History

Great Britain
- Name: Latona
- Namesake: Leto
- Launched: 1786, Newcastle upon Tyne
- Fate: Abandoned sinking in 1835
- Notes: This vessel is sometimes conflated with Latona

General characteristics
- Tons burthen: 292, or 29211⁄94; later 306, or 308, or 309 (bm)
- Length: 96 ft 0 in (29.3 m)
- Beam: 27 ft 9 in (8.5 m)
- Sail plan: Snow
- Armament: 1795: 4 × 6-pounder guns; 1815: 4 × 4-pounder guns;

= Latona (1786 ship) =

Latona was launched in 1786 at Newcastle upon Tyne. She spent her entire career as a merchantman. In 1800 a privateer captured her, but a British privateer recaptured her quickly. She foundered in 1835.

==Career==
Latona entered Lloyd's Register (LR) in 1787 with John Hall, master, and W. Lashly, owner, and trade London–Petersburg.

| Year | Master | Owner | Trade |
|---|---|---|---|
| 1790 | J. Hall | Lashly | London |
| 1795 | Fothergill | Lashly | London–Petersburg |
| 1800 | J. Lyon | J. Lyon | London–Memel |

On 22 August 1800, Lloyd's List reported that the British privateer had recaptured Latona, which a French privateer had captured as Latona was sailing from Memel to Lisbon. Earl Spencer sent Latona into Oporto. (Note: Latona was one of the vessels that the privateer Brave, Captain Beck, captured when Brave also captured .)

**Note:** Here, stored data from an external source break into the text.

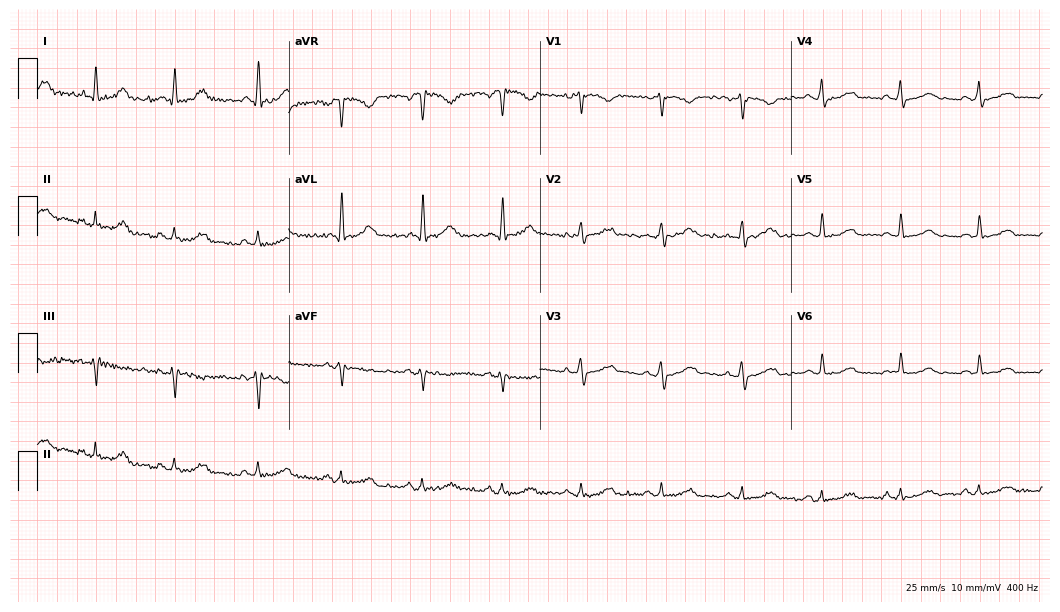
12-lead ECG from a 58-year-old woman. Recorded interpretation: within normal limits.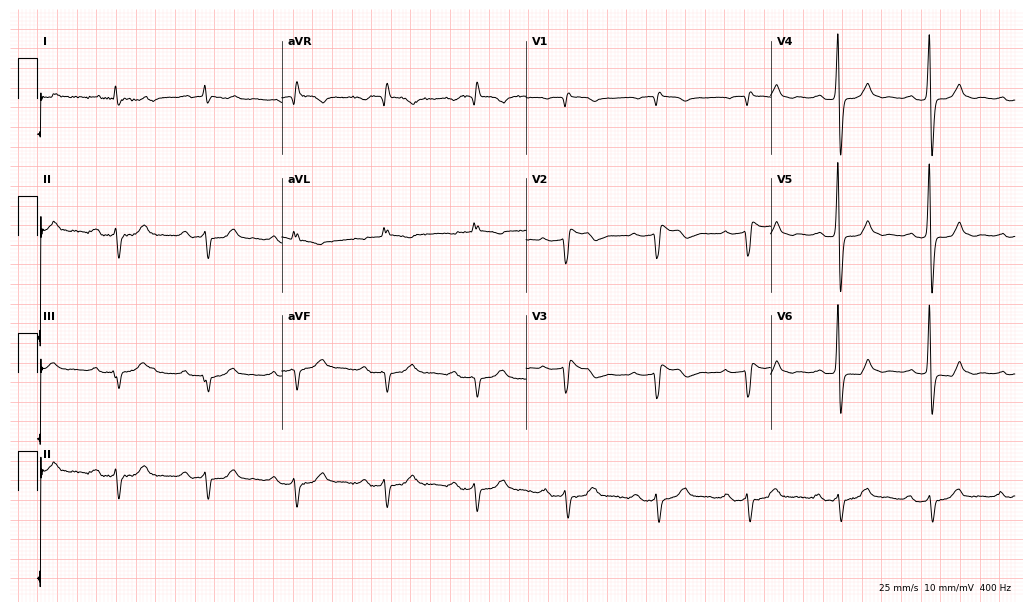
Electrocardiogram, a 78-year-old woman. Interpretation includes first-degree AV block, right bundle branch block.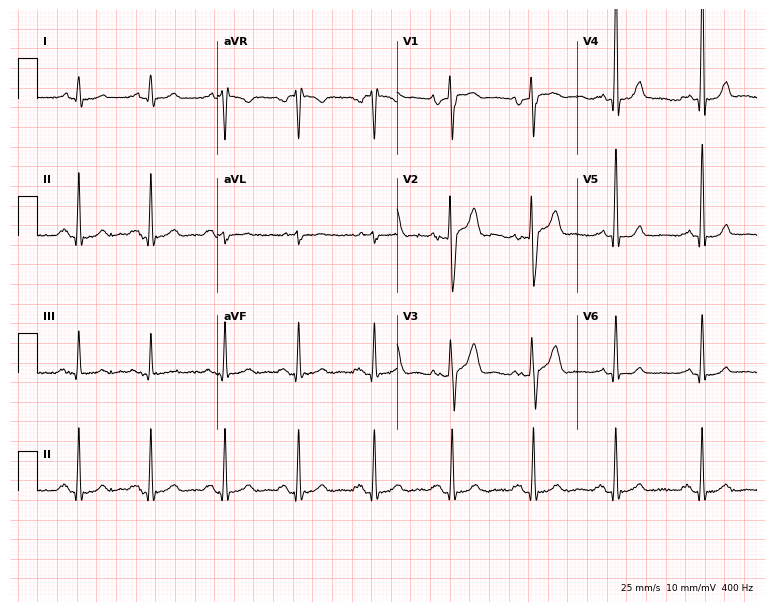
ECG (7.3-second recording at 400 Hz) — a male patient, 29 years old. Screened for six findings — first-degree AV block, right bundle branch block (RBBB), left bundle branch block (LBBB), sinus bradycardia, atrial fibrillation (AF), sinus tachycardia — none is recorded.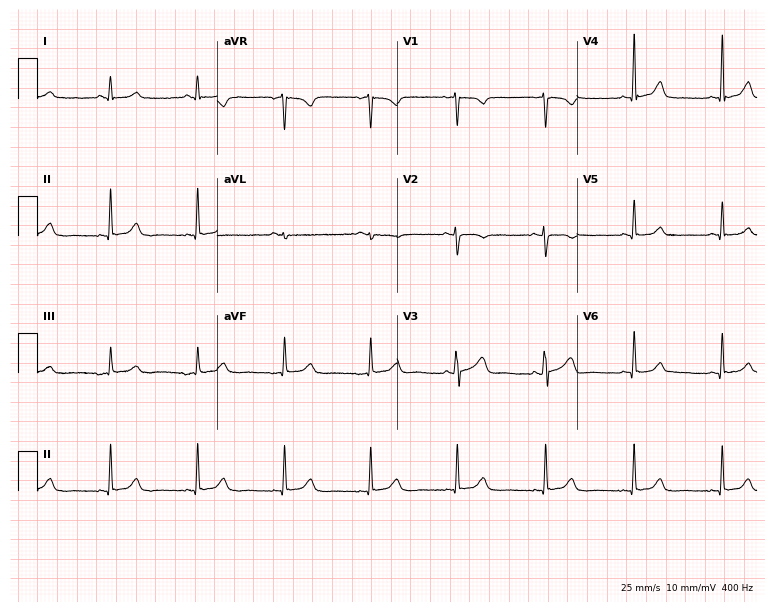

| Year | Master | Owner | Trade | Notes |
|---|---|---|---|---|
| 1805 | R. Fenwick | J. Lyons | Dublin–Memel |  |
| 1810 | Simpson | J. Lyons | Yarmouth–Shields | Damage repaired 1809 |
| 1815 | Simpson | J. Lyons | Yarmouth–Shields | Damage repaired 1809 |
| 1820 | W. Robinson | Capt. & Co. | Plymouth | Large repair 1816; thorough repair 1817 |
| 1825 | T. Christie | Robinson | Liverpool–"Mrmc" | 306 tons (bm) |
| 1830 | Robinson | Robinson | London–Quebec | Damage repaired 1826; 308 tons (bm) |
| 1835 | R. Carter | Carter | London–Quebec | 309 tons (bm) |

==Fate==
Latona sprang a leak on 1 September 1835, resulting in her crew abandoning her in the Atlantic Ocean on 3 September. Olga rescued her crew. Latona was on a voyage from Padstow, Cornwall to Quebec City, Lower Canada.